Exercise instructions
The whole listing below, with no pictures, is to be repeated as it stands.

___ Data block

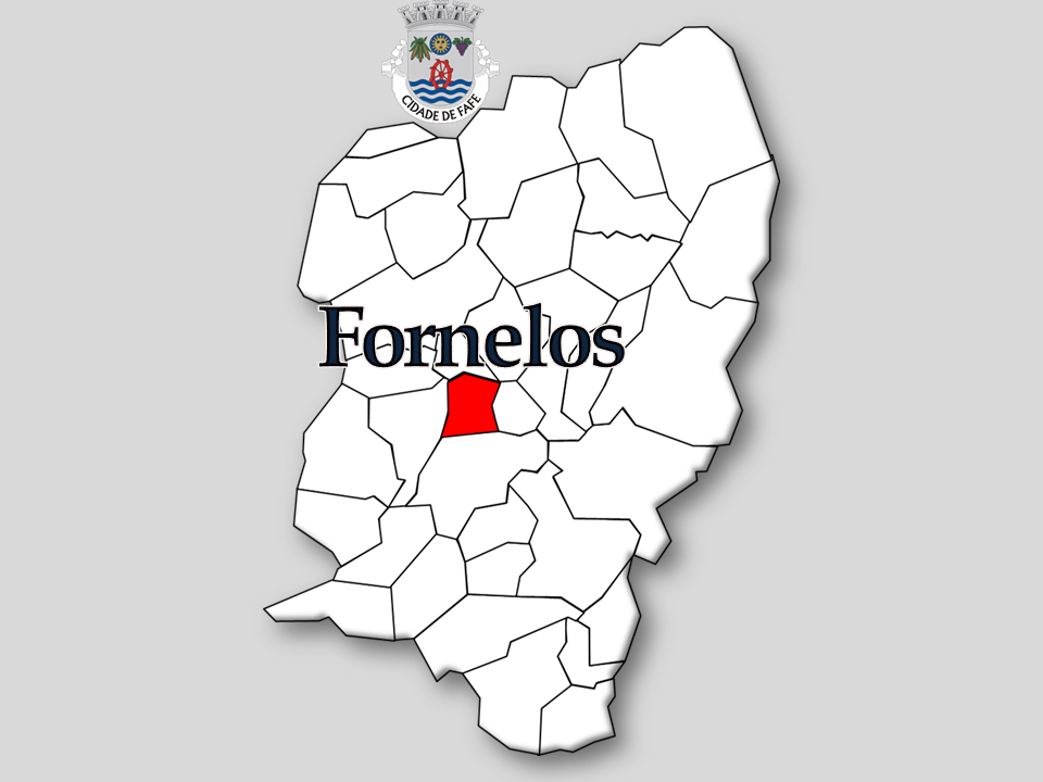 Censos 1864/2011
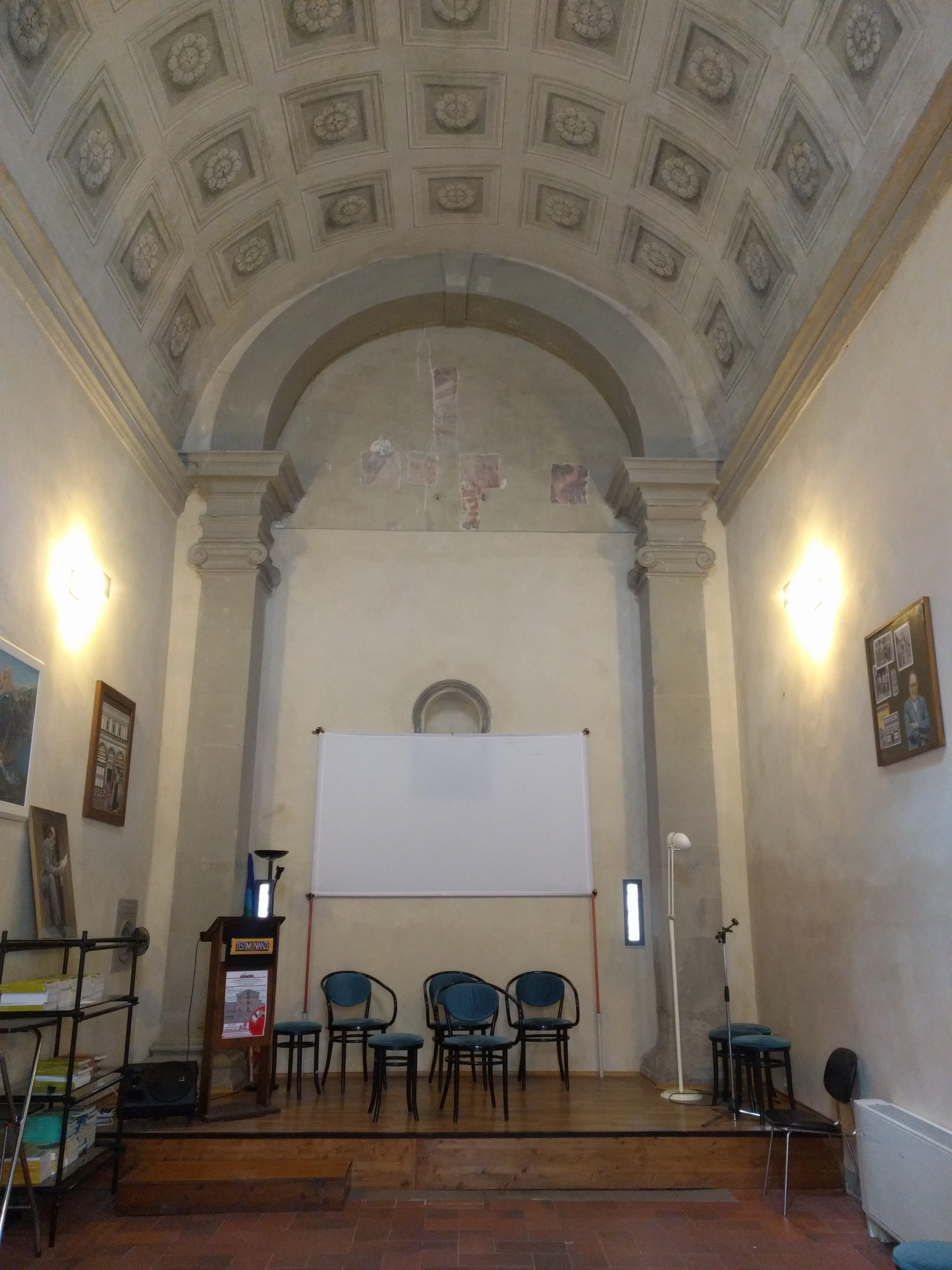 interno della Cappella Santa Maria della Neve nel corso Le Murate, Firenze
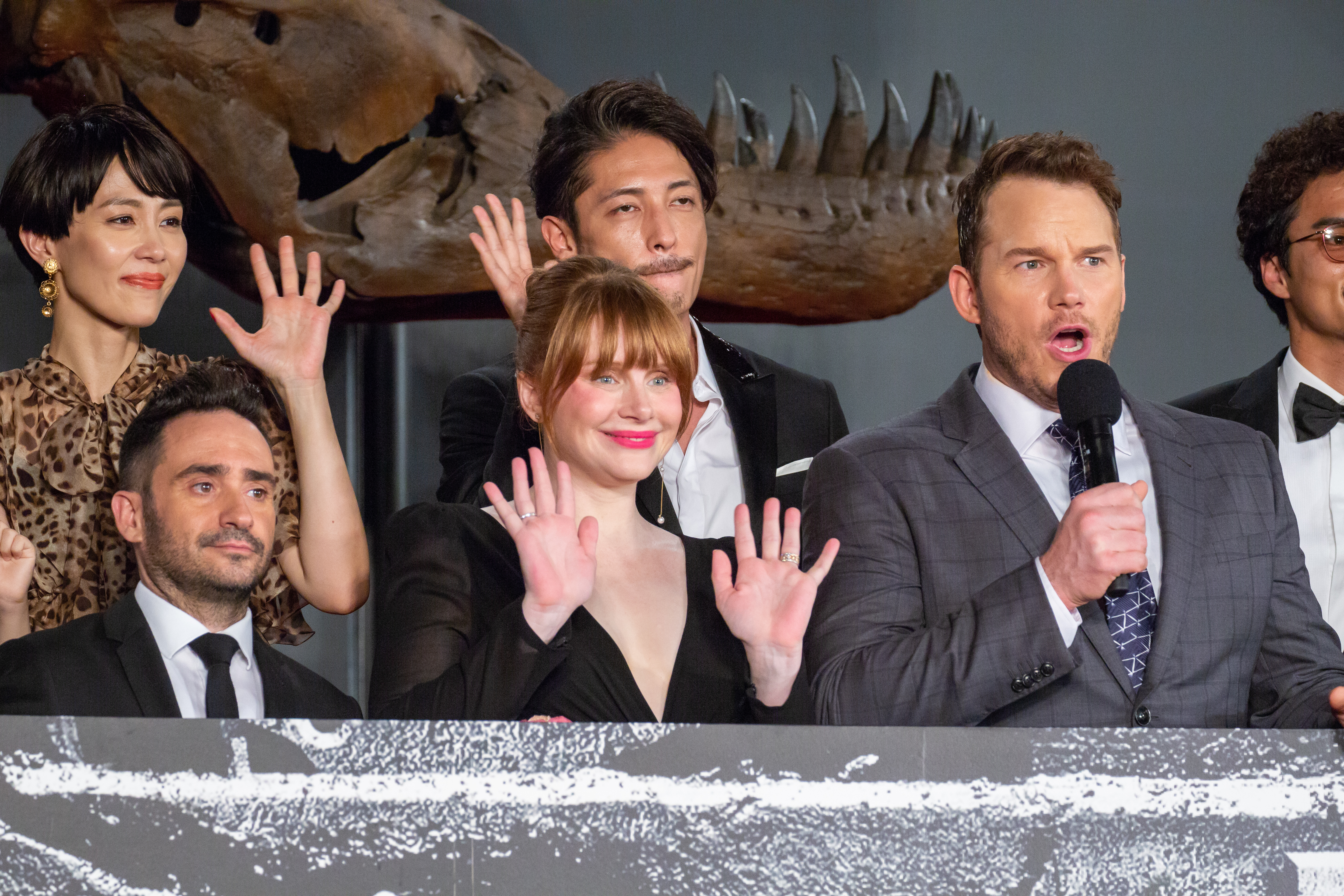 ジュラシック・ワールド/炎の王国 ジャパン・プレミア レッドカーペット J・A・バヨナ クリス・プラット ブライス・ダラス・ハワード

______

Your solution
 Censos 1864/2011
 interno della Cappella Santa Maria della Neve nel corso Le Murate, Firenze
 ジュラシック・ワールド/炎の王国 ジャパン・プレミア レッドカーペット J・A・バヨナ クリス・プラット ブライス・ダラス・ハワード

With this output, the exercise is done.